Nowadays, controller affinity can be configured in the Helm chart if desired (https://github.com/kubernetes-sigs/aws-ebs-csi-driver/blob/master/charts/aws-ebs-csi-driver/values.yaml#L154).
@ConnorJC3: Closing this issue.
In response to this:
/close
The requirement to supply permissions to the EBS CSI Driver is documented in the installation docs (https://github.com/kubernetes-sigs/aws-ebs-csi-driver/blob/master/docs/install.md#set-up-driver-permissions).

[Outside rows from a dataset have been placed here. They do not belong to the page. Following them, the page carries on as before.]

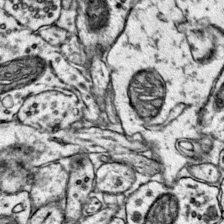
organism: Mouse
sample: Primary visual cortex
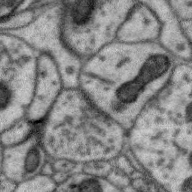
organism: Zebra finch
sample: Brain
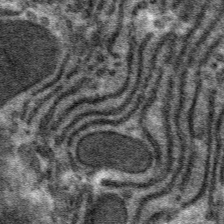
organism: Mouse
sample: Mouse hepatocytes
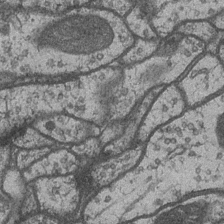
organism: Drosophila
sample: Optic medulla
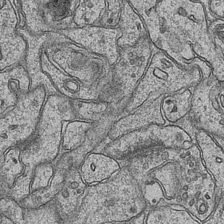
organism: Mouse
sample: CA1 Hippocampus
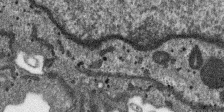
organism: Human
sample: Lung epithelial cells infected with SARS-CoV-2
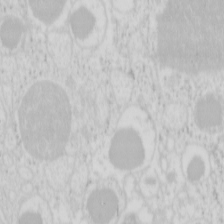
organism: Mouse
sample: Pancreas
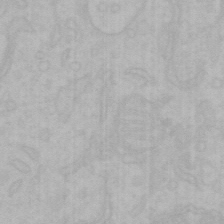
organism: Mouse
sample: Choroid plexus
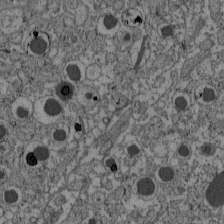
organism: C57BL Mouse
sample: Pancreatic islet
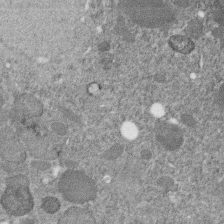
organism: C. elegans
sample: C. elegans embryo early stage
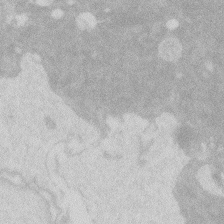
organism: Zebrafish
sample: Macrophage
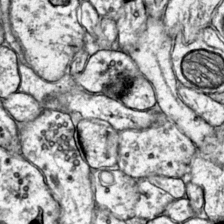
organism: Mouse
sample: Primary visual cortex
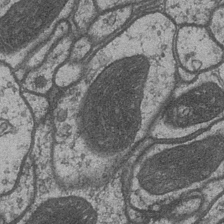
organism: Drosophila
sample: Optic medulla
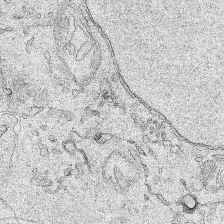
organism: Human
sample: Mitochondria in HCT116 cells
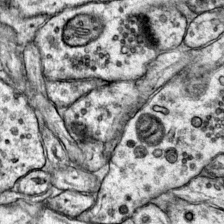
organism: Mouse
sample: Primary visual cortex
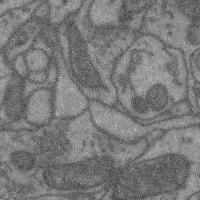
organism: Mouse
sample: Cerebral cortex
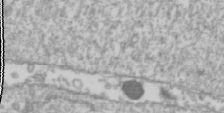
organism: Drosophila
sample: Cell division; meiosis; drosophila spermatocytes
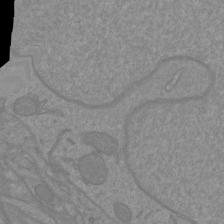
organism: Mouse
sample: Cortical neurons

Although instance roles for EC2 will work (when IMDS is configured to allow pod access), use of IRSA or similar is highly recommended, to avoid providing permissions to all pods.
Nowadays, controller affinity can be configured in the Helm chart if desired (https://github.com/kubernetes-sigs/aws-ebs-csi-driver/blob/master/charts/aws-ebs-csi-driver/values.yaml#L154).
Instructions for interacting with me using PR comments are available here. If you have questions or suggestions related to my behavior, please file an issue against the kubernetes/test-infra repository.